Dholaniya Pankaj Singh, Ghosh Soumitra, Surampudi Bapi Raju, Kondapi Anand K
Department of Biotechnology and Bioinfomatics, School of Life Sciences, University of Hyderabad, Hyderabad 500046, Telangana, India; Cognitive Science Lab, International Institute of Information Technology (IIIT) Hyderabad, Hyderabad 500032, Telangana, India.
School of Computer and Information Sciences, University of Hyderabad, Hyderabad 500046, Telangana, India; Cognitive Science Lab, International Institute of Information Technology (IIIT) Hyderabad, Hyderabad 500032, Telangana, India.
Biosystems. 2015 Sep;135:9-14. doi: 10.1016/j.biosystems.2015.07.002. Epub 2015 Jul 8.

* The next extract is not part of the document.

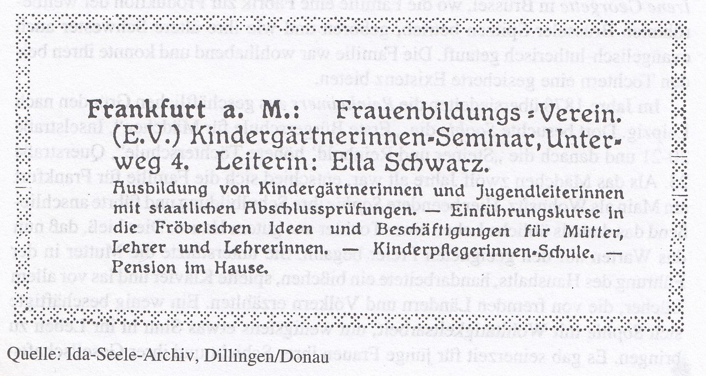 Werbung für Kindergärtnerinnenseminar in Frankfurt

Various approaches have been described to infer the gene interaction network from expression data. Several models based on computational and mathematical methods are available. The fundamental thing in the identification of the gene interaction is their biological relevance. Two genes belonging to the same pathway are more likely to affect the expression of each other than the genes of two different pathways. In the present study, interaction network of genes is described based on upregulated genes during neuronal senescence in the Cerebellar granule neurons of rat. We have adopted a supervised learning method and used it in combination with biological pathway information of the genes to develop a gene interaction network. Further modular analysis of the network has been done to identify senescence-related marker genes. Currently there is no adequate information available about the genes implicated in neuronal senescence. Thus identifying multipath genes belonging to the pathway affected by senescence might be very useful in studying the senescence process.
已经描述了多种从表达数据推断基因相互作用网络的方法。有几种基于计算和数学方法的模型可供使用。识别基因相互作用的根本在于它们的生物学相关性。属于同一途径的两个基因比属于两个不同途径的基因更有可能相互影响表达。在本研究中,基于大鼠小脑颗粒神经元神经元衰老过程中上调的基因描述了基因相互作用网络。我们采用了一种监督学习方法,并将其与基因的生物途径信息结合使用,以构建一个基因相互作用网络。对该网络进行了进一步的模块分析,以识别与衰老相关的标记基因。目前,关于涉及神经元衰老的基因没有足够的可用信息。因此,识别属于受衰老影响途径的多途径基因可能对研究衰老过程非常有用。